* **To do**
Exactly as they appear, print the line with "Tafel zu Wilhelm" and each line after it through the end of the entries below; leave out pictures.

* **Data for this exercise**
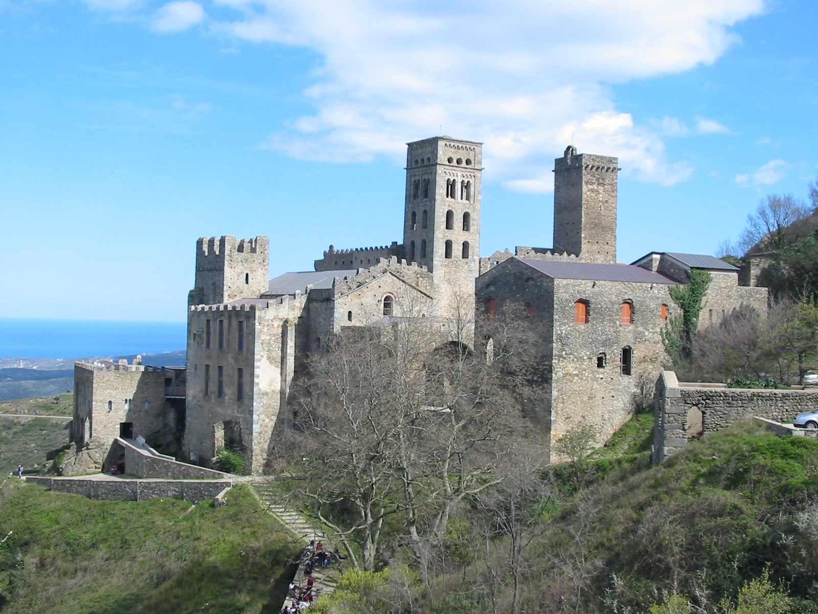 Sant Pere de Rodes, Costa Brava, Catalonia: Remnants of abbey
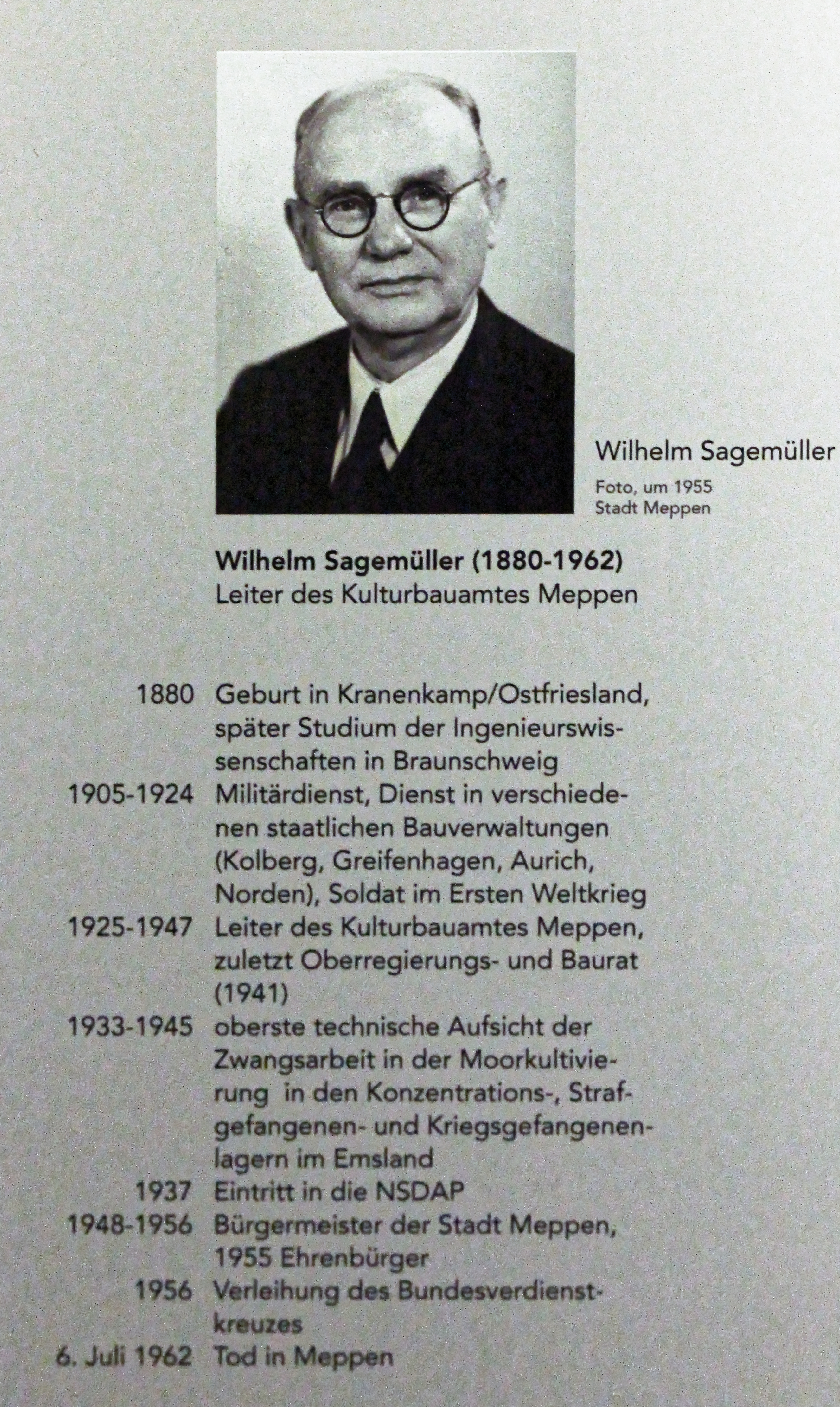 Tafel zu Wilhelm Sagemüller in der Gedenkstätte Esterwegen
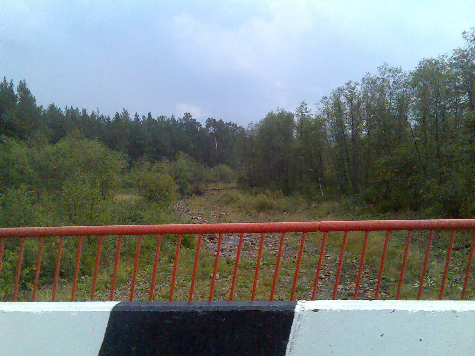 Речка Тюлюк без воды
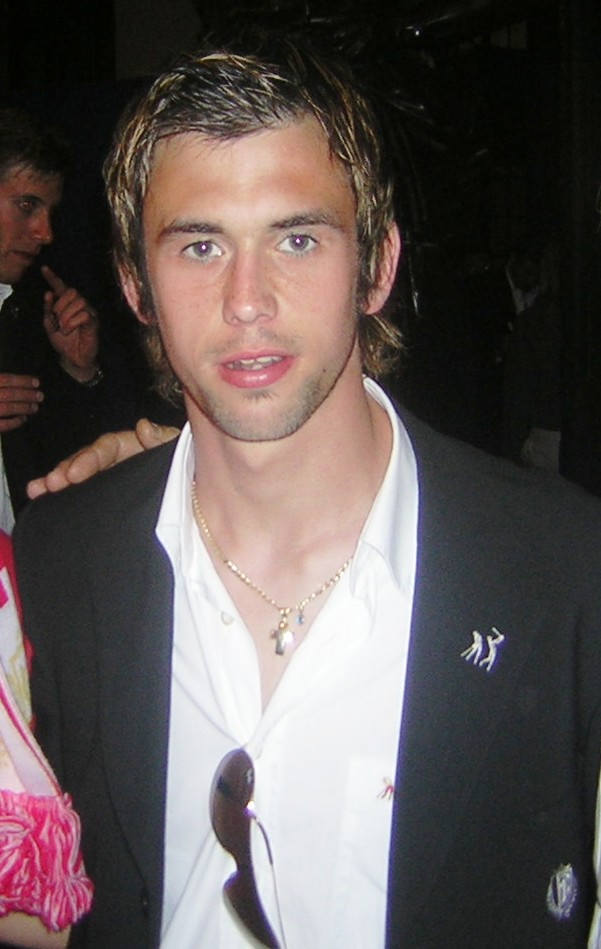 Steven Defour lors de la parade du Standard du 6 mai 2008
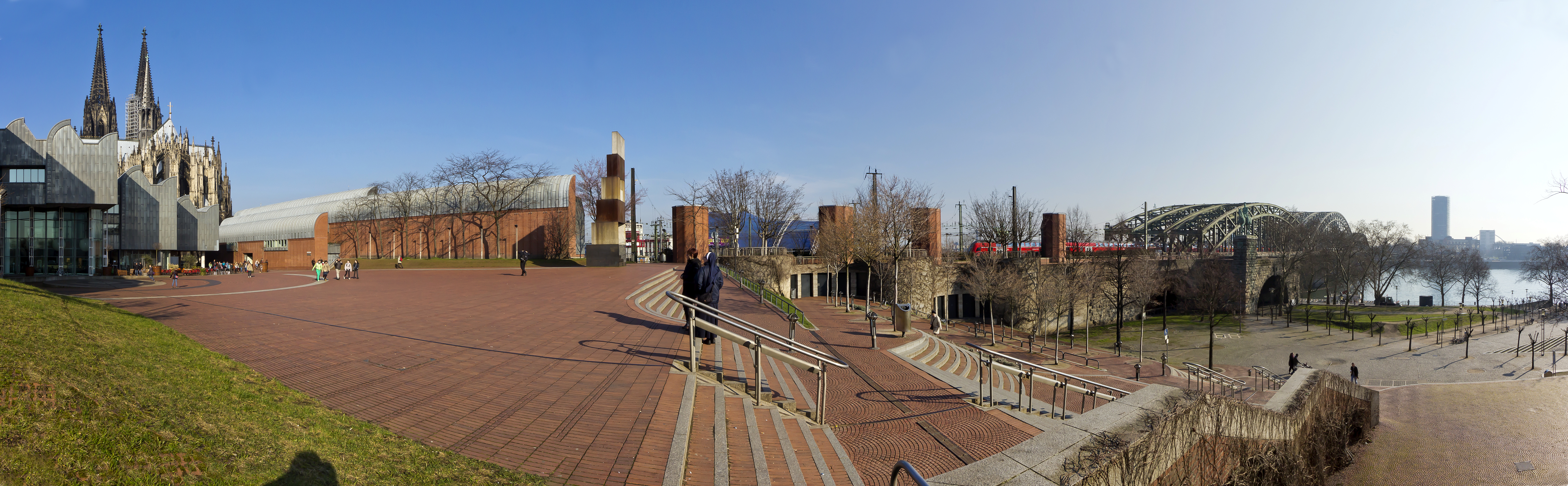 Heinrich-Böll-Platz in Köln. Die gesamte Platzanlage mit Treppen, Bäumen und Skulptur ist Dani Karavans Kunstwerk „Ma’alot. Links: Kölner Dom (Hintergrund), Museum Ludwig. Rechts: Hohenzollernbrücke.
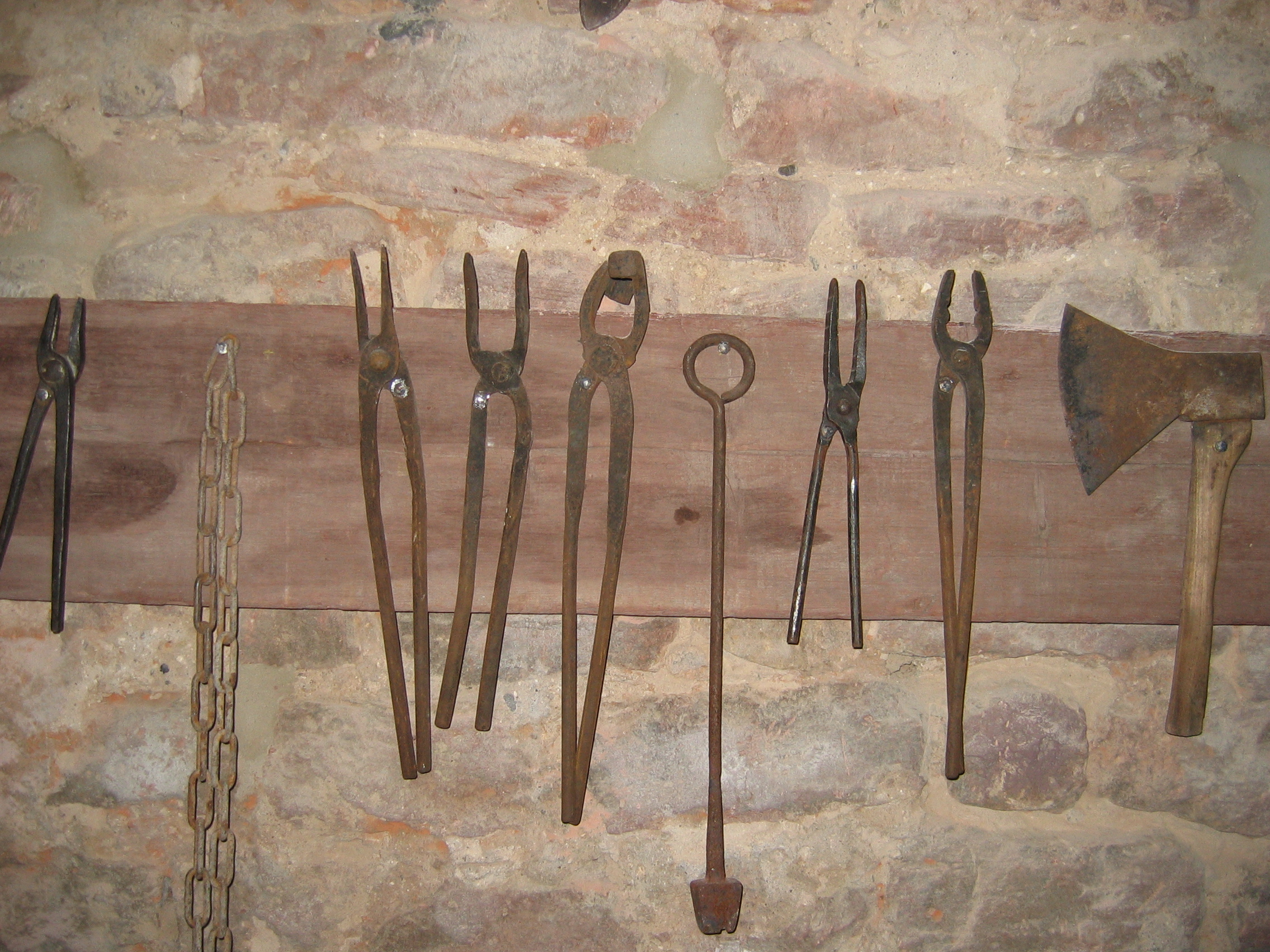 Folterwaffen aus dem Altpörtel
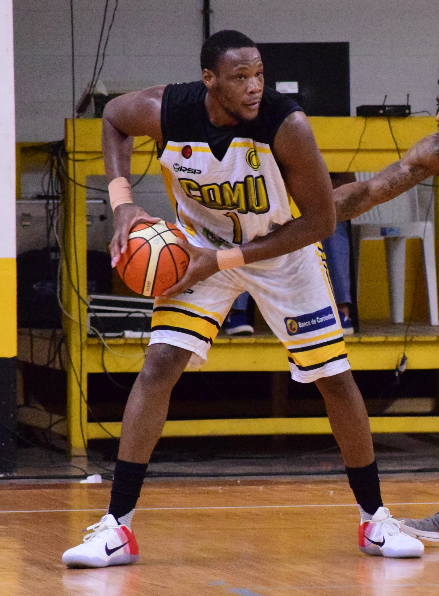 Jugando en Comunicaciones de Mercedes Corrientes Argentina

* **Result below**
 Tafel zu Wilhelm Sagemüller in der Gedenkstätte Esterwegen
 Речка Тюлюк без воды
 Steven Defour lors de la parade du Standard du 6 mai 2008
 Heinrich-Böll-Platz in Köln. Die gesamte Platzanlage mit Treppen, Bäumen und Skulptur ist Dani Karavans Kunstwerk „Ma’alot. Links: Kölner Dom (Hintergrund), Museum Ludwig. Rechts: Hohenzollernbrücke.
 Folterwaffen aus dem Altpörtel
 Jugando en Comunicaciones de Mercedes Corrientes Argentina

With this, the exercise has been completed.